Only the lines from the one containing "Bangunan Sekolah SMKBB terkini" to the end of the data below belong in the answer, each repeated exactly; no pictures.

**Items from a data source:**
──────────────────────────────

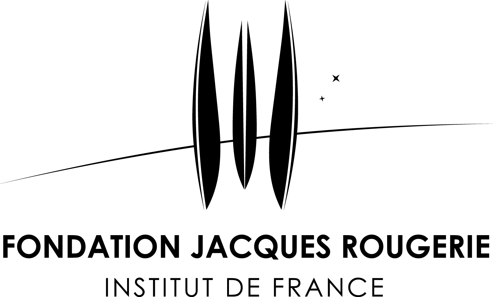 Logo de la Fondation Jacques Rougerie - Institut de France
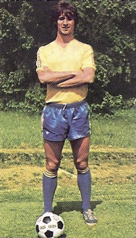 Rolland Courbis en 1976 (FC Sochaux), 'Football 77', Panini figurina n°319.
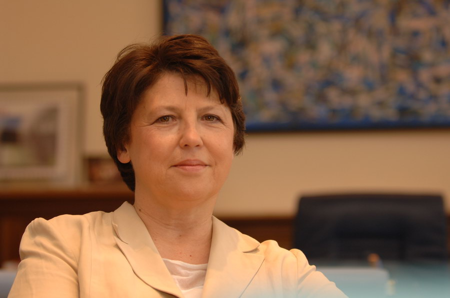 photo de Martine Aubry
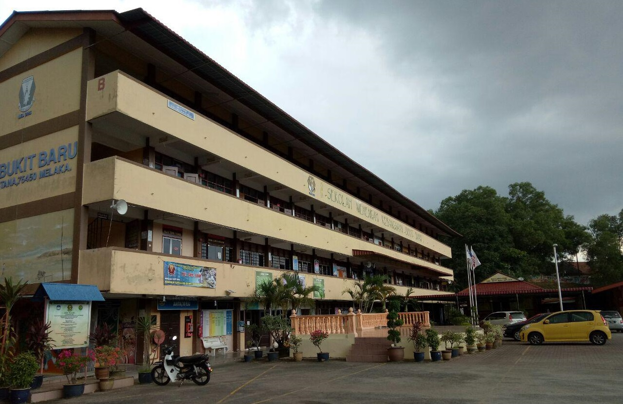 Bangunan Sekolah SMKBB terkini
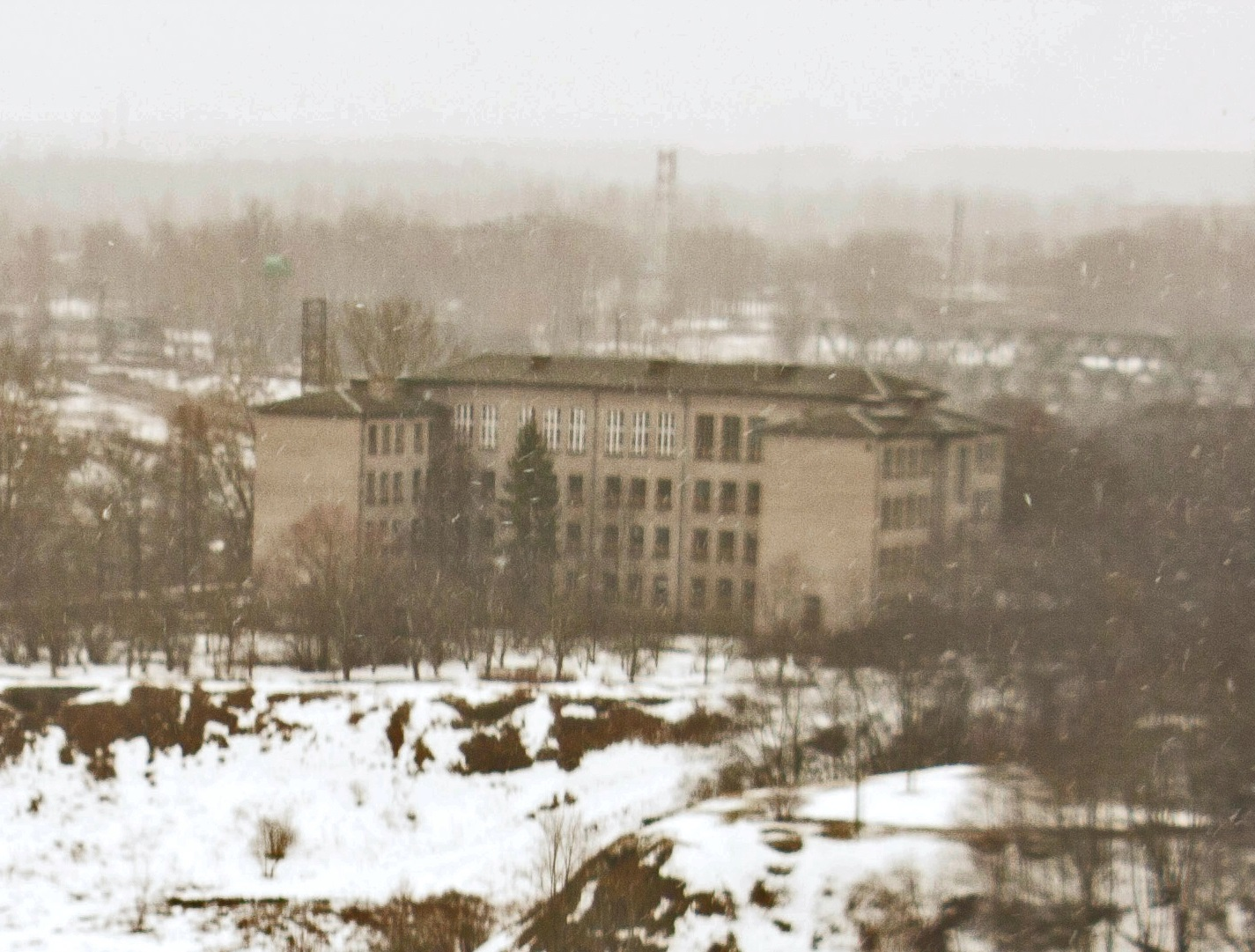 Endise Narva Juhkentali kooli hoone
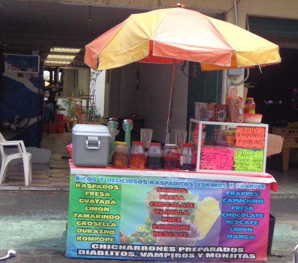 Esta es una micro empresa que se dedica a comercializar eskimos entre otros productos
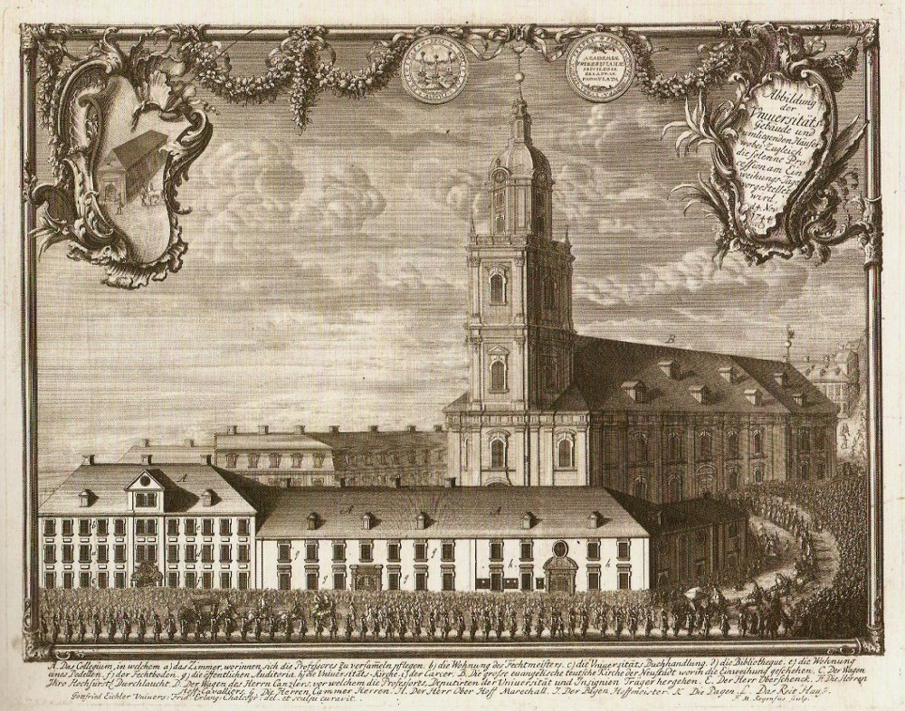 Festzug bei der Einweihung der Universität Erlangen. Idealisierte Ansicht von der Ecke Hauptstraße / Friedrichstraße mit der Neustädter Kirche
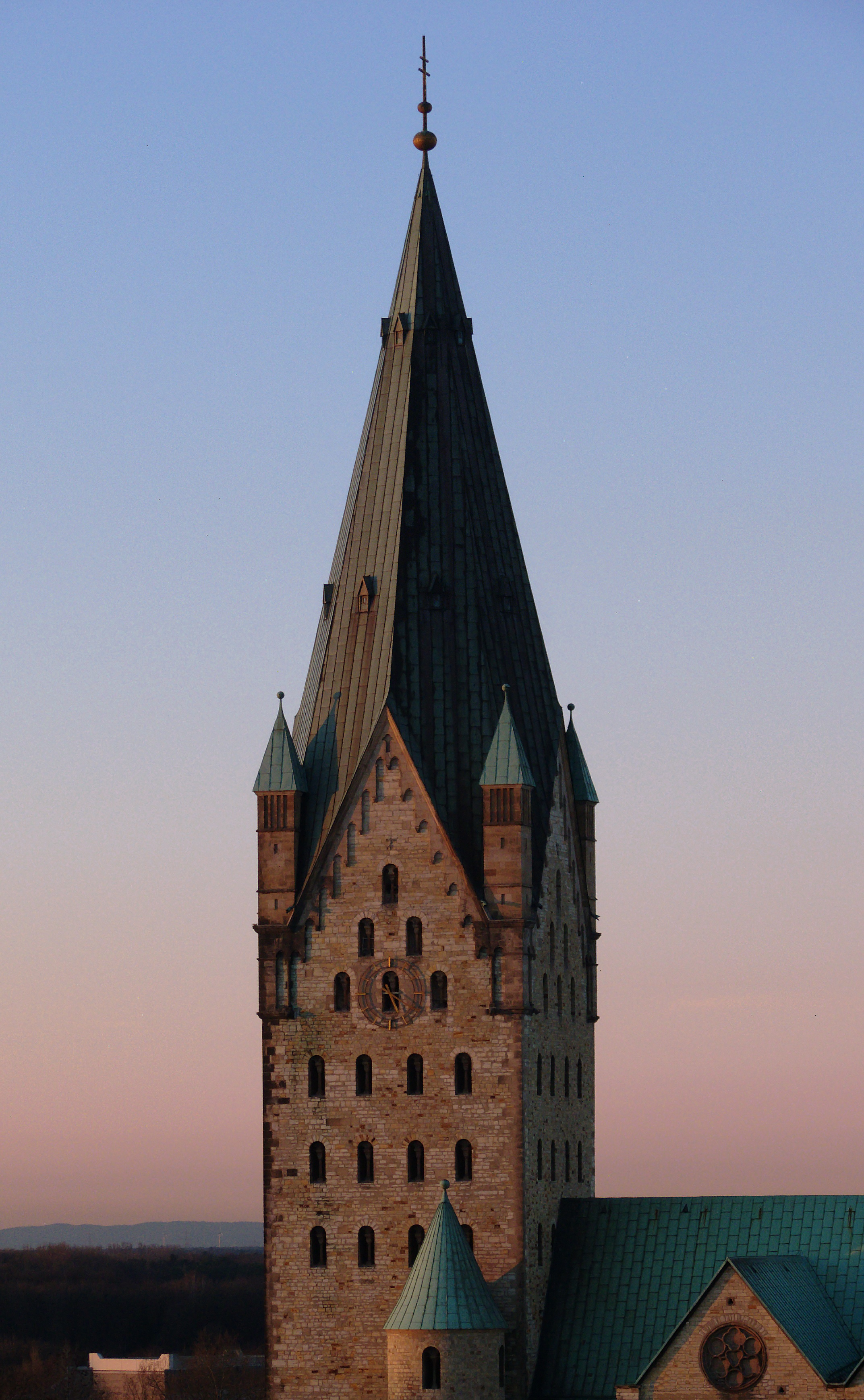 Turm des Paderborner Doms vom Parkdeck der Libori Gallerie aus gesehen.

──────────────────────────────

**PROBLEM SOLUTION:**
 Bangunan Sekolah SMKBB terkini
 Endise Narva Juhkentali kooli hoone
 Esta es una micro empresa que se dedica a comercializar eskimos entre otros productos
 Festzug bei der Einweihung der Universität Erlangen. Idealisierte Ansicht von der Ecke Hauptstraße / Friedrichstraße mit der Neustädter Kirche
 Turm des Paderborner Doms vom Parkdeck der Libori Gallerie aus gesehen.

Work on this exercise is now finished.